┌─ Data to use
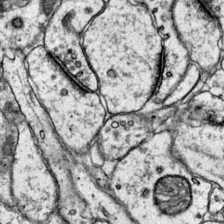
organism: Mouse
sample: Primary visual cortex
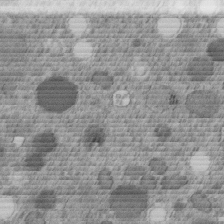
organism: C. elegans
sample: C. elegans embryo early stage
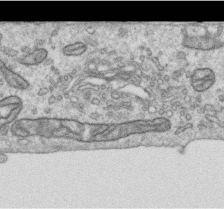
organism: Human
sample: Centriole in RPE cells
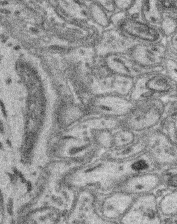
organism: Mouse
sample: Retina
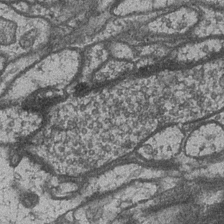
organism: Drosophila
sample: Optic medulla
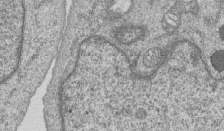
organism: Human
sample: MDA-MB-231 cells
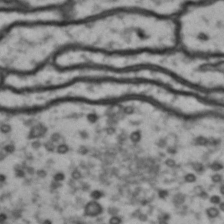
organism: Drosophila
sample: Brain
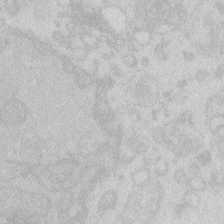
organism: Zebrafish
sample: Macrophage
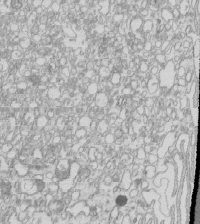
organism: Mouse
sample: Macrophages
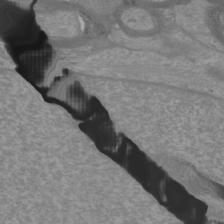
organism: Mouse
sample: Cortical neurons
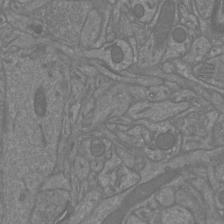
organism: Mouse
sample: Cortical neurons
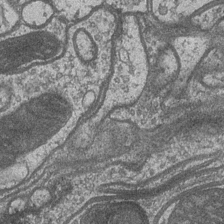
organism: Drosophila
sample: Optic medulla
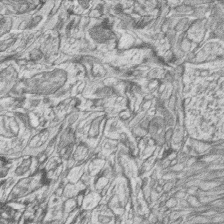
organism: Zebrafish
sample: synaptic ribbons in rod cells and cone cells
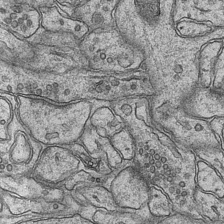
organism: Mouse
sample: CA1 Hippocampus
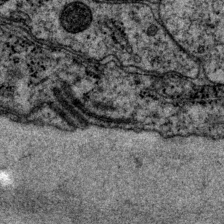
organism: P. pacificus
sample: Pharynx
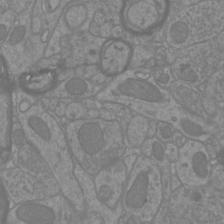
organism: Mouse
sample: Cortical neurons
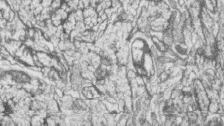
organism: Zebrafish
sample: synaptic ribbons in rod cells and cone cells
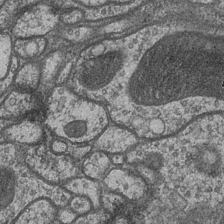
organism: Drosophila
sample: Optic medulla
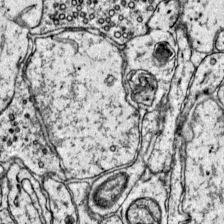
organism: Mouse
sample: Primary visual cortex
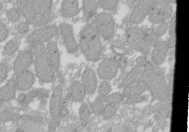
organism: Xenopus
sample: Cilia; centrioles in frog embryo cells
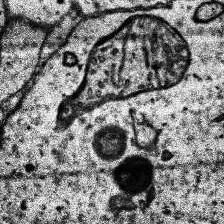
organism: Human
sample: Temporal Lobe
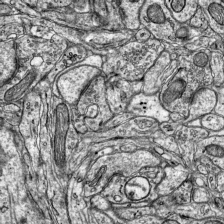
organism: Mouse
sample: Visual Cortex
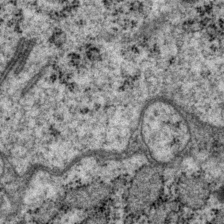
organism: P. pacificus
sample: Pharynx
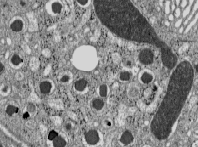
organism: C57BL Mouse
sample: Pancreatic islet
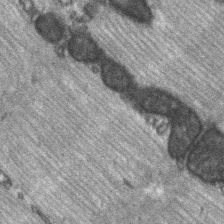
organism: C57BL Mouse
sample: Soleus
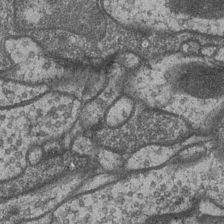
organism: Drosophila
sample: Optic medulla
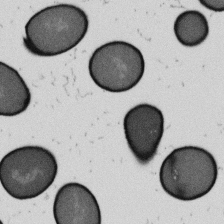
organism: B. subtilis
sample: Bacterial spore
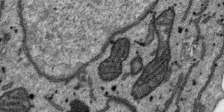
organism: Human
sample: Lung epithelial cells, uninfected (mock) control
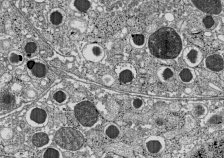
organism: C57BL Mouse
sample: Pancreatic islet
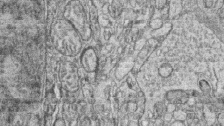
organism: Zebrafish
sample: synaptic ribbons in rod cells and cone cells
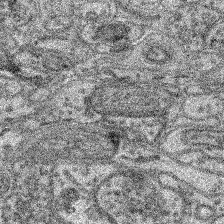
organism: Mouse
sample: Retina
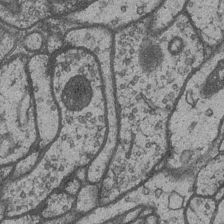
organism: Drosophila
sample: Optic medulla
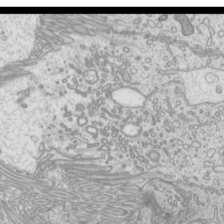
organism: Mouse
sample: Cilia; mouse epididymis
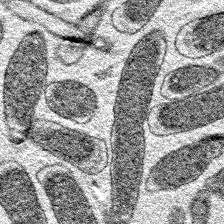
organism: E. coli
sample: E. Coli Bacteria
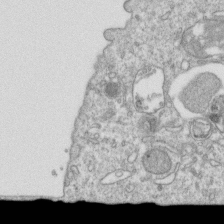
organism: Mouse
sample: Activated OT-1 CD8+ T cells
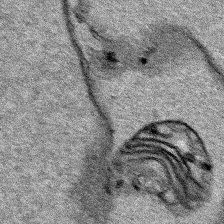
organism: Human
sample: Mitochondria in HCT116 cells
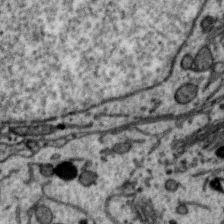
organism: Zebra finch
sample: Brain
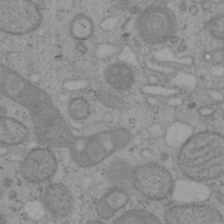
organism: Mouse
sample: OT-I killer T cells with ID8 ovarian cancer cells
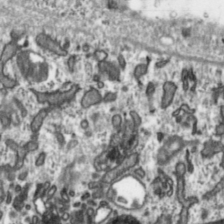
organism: Toxoplasma gondii
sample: Parasites in a vacuole inside a host cell
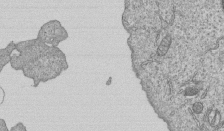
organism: Human
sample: MDA-MB-231 cells
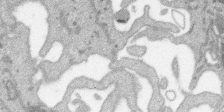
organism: Human
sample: Lung epithelial cells infected with SARS-CoV-2
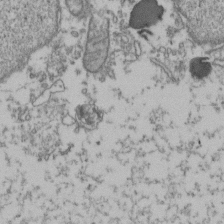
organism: Human
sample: Activated Jurkat CD4+ T cells
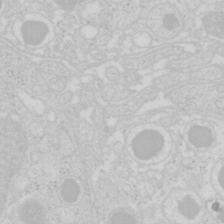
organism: Mouse
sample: Pancreas
└─
## Required action
The answer must be an exact copy of the entries, with the pictures omitted.

## Answer space
organism: Mouse
sample: Primary visual cortex
organism: C. elegans
sample: C. elegans embryo early stage
organism: Human
sample: Centriole in RPE cells
organism: Mouse
sample: Retina
organism: Drosophila
sample: Optic medulla
organism: Human
sample: MDA-MB-231 cells
organism: Drosophila
sample: Brain
organism: Zebrafish
sample: Macrophage
organism: Mouse
sample: Macrophages
organism: Mouse
sample: Cortical neurons
organism: Mouse
sample: Cortical neurons
organism: Drosophila
sample: Optic medulla
organism: Zebrafish
sample: synaptic ribbons in rod cells and cone cells
organism: Mouse
sample: CA1 Hippocampus
organism: P. pacificus
sample: Pharynx
organism: Mouse
sample: Cortical neurons
organism: Zebrafish
sample: synaptic ribbons in rod cells and cone cells
organism: Drosophila
sample: Optic medulla
organism: Mouse
sample: Primary visual cortex
organism: Xenopus
sample: Cilia; centrioles in frog embryo cells
organism: Human
sample: Temporal Lobe
organism: Mouse
sample: Visual Cortex
organism: P. pacificus
sample: Pharynx
organism: C57BL Mouse
sample: Pancreatic islet
organism: C57BL Mouse
sample: Soleus
organism: Drosophila
sample: Optic medulla
organism: B. subtilis
sample: Bacterial spore
organism: Human
sample: Lung epithelial cells, uninfected (mock) control
organism: C57BL Mouse
sample: Pancreatic islet
organism: Zebrafish
sample: synaptic ribbons in rod cells and cone cells
organism: Mouse
sample: Retina
organism: Drosophila
sample: Optic medulla
organism: Mouse
sample: Cilia; mouse epididymis
organism: E. coli
sample: E. Coli Bacteria
organism: Mouse
sample: Activated OT-1 CD8+ T cells
organism: Human
sample: Mitochondria in HCT116 cells
organism: Zebra finch
sample: Brain
organism: Mouse
sample: OT-I killer T cells with ID8 ovarian cancer cells
organism: Toxoplasma gondii
sample: Parasites in a vacuole inside a host cell
organism: Human
sample: MDA-MB-231 cells
organism: Human
sample: Lung epithelial cells infected with SARS-CoV-2
organism: Human
sample: Activated Jurkat CD4+ T cells
organism: Mouse
sample: Pancreas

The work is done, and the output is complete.